AIM: The aims of The Danish National Registry for Biological Therapy in Inflammatory Bowel Disease are to ensure that biological therapy and the clinical management of patients with inflammatory bowel disease (IBD) receiving biological treatment are in accordance with the national clinical guidelines and, second, the database allows register-based clinical epidemiological research. STUDY POPULATION: The study population comprises all Danish patients with IBD (both children and adults) with ulcerative colitis, Crohn's disease, and IBD unclassified who receive biological therapy. Patients will be enrolled consecutively when biological treatment is initiated. MAIN VARIABLES: The variables in the database are: diagnosis, time of diagnosis, disease manifestation, indication for biological therapy, previous biological and nonbiological therapy, date of visit, clinical indices, physician's global assessment, pregnancy and breastfeeding (women), height (children), weight, dosage (current biological agent), adverse events, surgery, endoscopic procedures, and radiology. DESCRIPTIVE DATA: Eleven clinical indicators have been selected to monitor the quality of biological treatment. For each indicator, a standard has been defined based on the available evidence. National results will be published in an annual report and local results on a quarterly basis. The indicators will be reported as department-specific proportions with 95% confidence intervals, and the national average will be provided for comparison. An estimated 1,200-1,300 new biological therapies are initiated each year in Danish patients with IBD.
CONCLUSION: The database will be available for research during 2016. Data will be made available by The Danish Clinical Registries (www.rkkp.dk).

Background

The incidence of inflammatory bowel disease (IBD) is increasing worldwide including Denmark.1–4 During the last decades, introduction of biological therapy has changed the management of ulcerative colitis (UC) and Crohn’s disease (CD).5 As a consequence, the medication-related expenses of IBD therapy have increased substantially.6 International and national treatment guidelines support clinicians in treatment decisions and rational clinical use of biological therapy and are used by health care providers to prioritize and regulate the costs of therapy.

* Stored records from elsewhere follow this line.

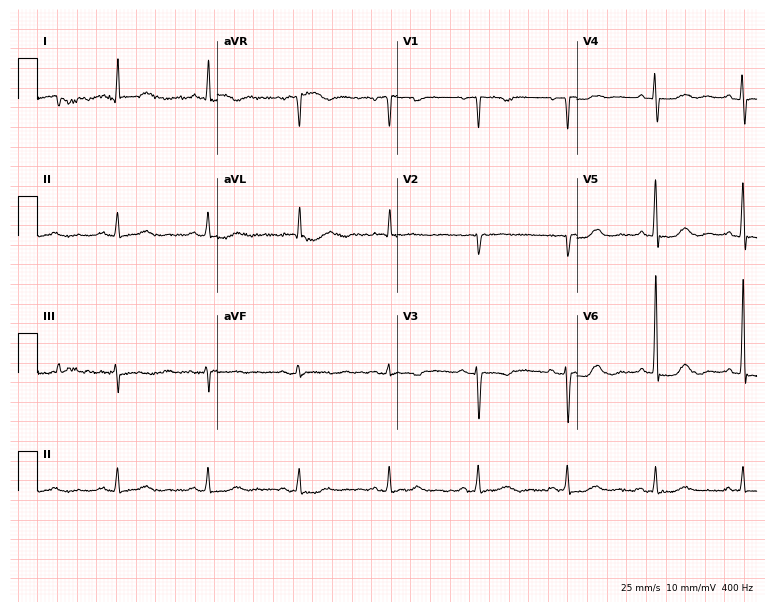
Standard 12-lead ECG recorded from a female, 79 years old (7.3-second recording at 400 Hz). Read as a normal ECG.
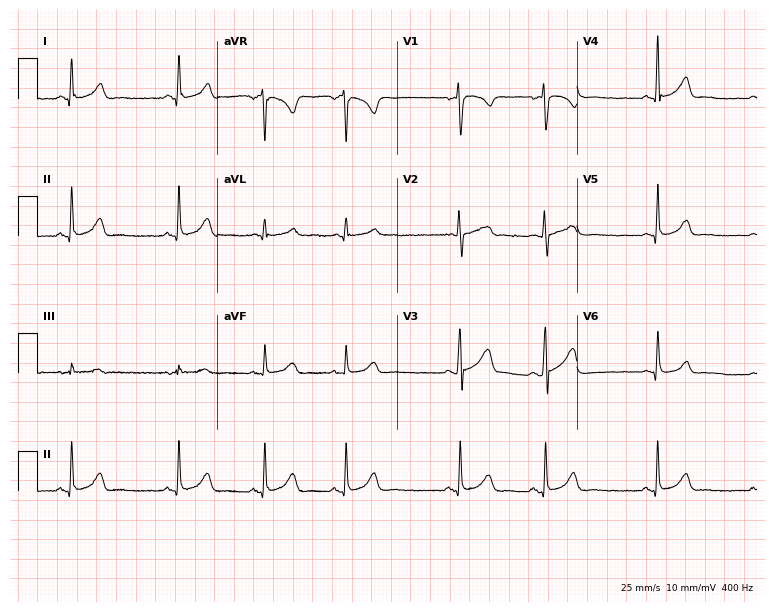
12-lead ECG (7.3-second recording at 400 Hz) from a 26-year-old woman. Screened for six findings — first-degree AV block, right bundle branch block, left bundle branch block, sinus bradycardia, atrial fibrillation, sinus tachycardia — none is recorded. Only these six findings were labelled.
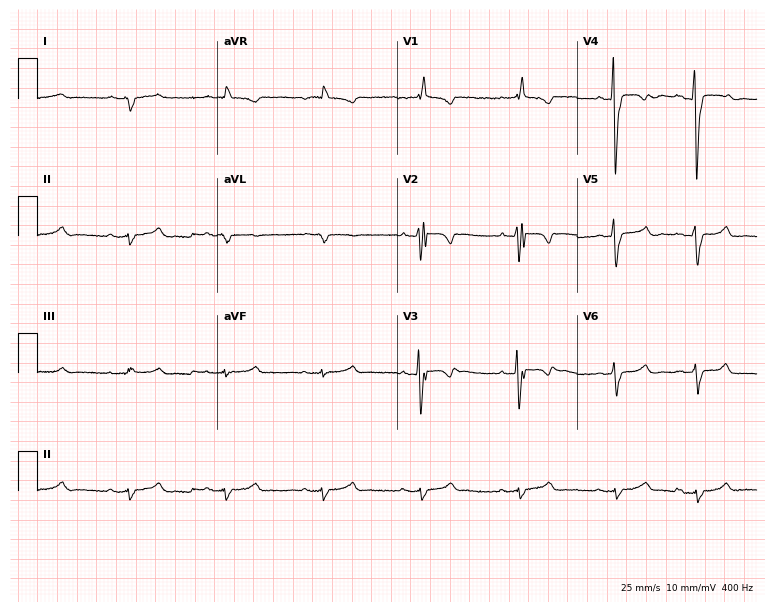
12-lead ECG from a man, 55 years old (7.3-second recording at 400 Hz). No first-degree AV block, right bundle branch block (RBBB), left bundle branch block (LBBB), sinus bradycardia, atrial fibrillation (AF) or sinus tachycardia recorded for this tracing.
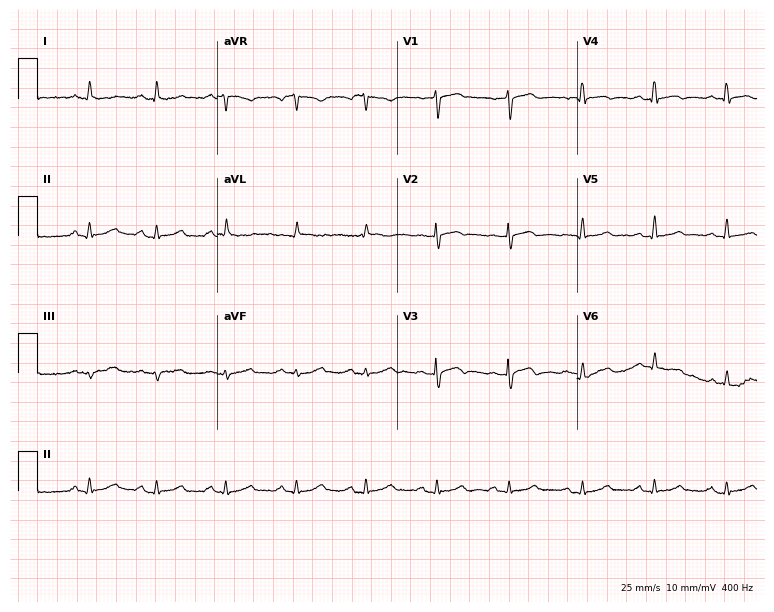
12-lead ECG (7.3-second recording at 400 Hz) from an 84-year-old female. Screened for six findings — first-degree AV block, right bundle branch block, left bundle branch block, sinus bradycardia, atrial fibrillation, sinus tachycardia — none is recorded. Findings outside these six are not listed.
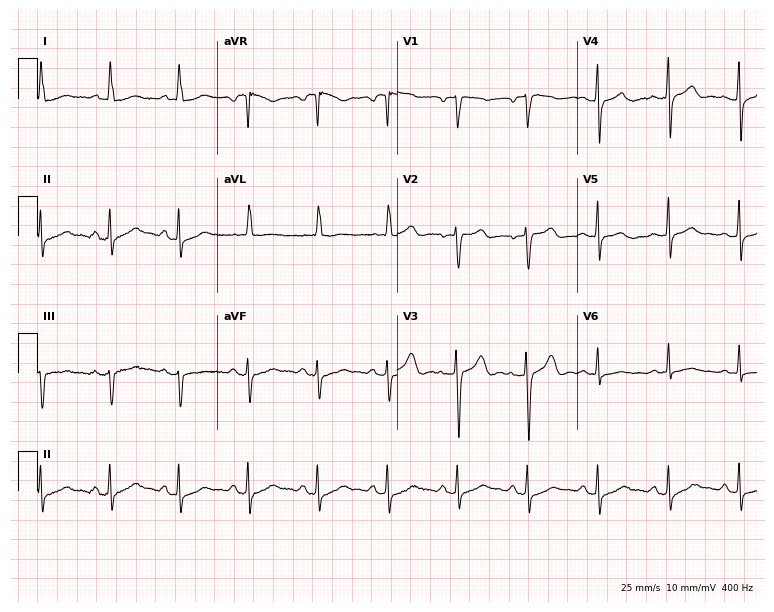
12-lead ECG from a woman, 61 years old. Screened for six findings — first-degree AV block, right bundle branch block (RBBB), left bundle branch block (LBBB), sinus bradycardia, atrial fibrillation (AF), sinus tachycardia — none is recorded.

Aim of The Danish National Registry for Biological Therapy in Inflammatory Bowel Disease

To ensure a rational use of biological drugs and adherence to national guidelines, The Danish National Registry for Biological Therapy in Inflammatory Bowel Disease (BIO-IBD) has been established in 2015. First, the aim of the database is to ensure that the choice of biological therapy and the clinical management of patients with IBD receiving biological treatment are in accordance with the national clinical guidelines7 and second, the database can be used for register-based clinical epidemiological research.

The database is planned to start in March 2016, and patients will be enrolled consecutively when biological treatment is initiated. Based on recent data from The Danish National Patient Registry (NPR), we estimate that 1,200–1,300 new biological therapies are initiated each year and at a given point in time 2,700–2,800 patients are treated with biological agents.

Study population

In Denmark (population of ~5.5 million people), all citizens have free access to a tax-supported health care system, and biological therapy is only administered in public hospitals without cost to the patient.8

For all Danish hospitals, both public and private, it is mandatory by Danish law to report diagnosis and clinical procedures to NPR. The completeness of coding in NPR is very high as 99% of all hospital discharges and out-patient clinics from somatic hospitals are recorded.9 Likewise the completeness of diagnoses of IBD in NPR is very good. In one study, the validity of the IBD diagnoses in NPR was examined using the pathology system as a reference standard, confirming that 94% of the UC and CD diagnoses were included in the NPR. The overall validity of diagnoses of CD in the NPR was 97%, and for UC 90%.10 Identification of patients is based on the Danish Civil Registration System (CRS). The CRS has registered all persons alive and living in Denmark since 1968, and has a very high accuracy of Danish citizens and migrations.11,12

The availability of these nationwide Danish registries makes it possible to retrieve data on almost all patients with IBD and treatment with biological agents. Hence, the study population comprises all Danish patients with IBD (both children and adults) with UC, CD, and IBD-unclassified (IBD-U) who receive biological therapy. Patients will be enrolled consecutively when biological treatment is initiated. Eligible patients with IBD are bio-naive patients (patients never treated with biological therapy); patients previously treated with biological therapy and stopped for >3 months, and patients already on biological therapy who, due to side effects or lack of effect, switch to another biological drug.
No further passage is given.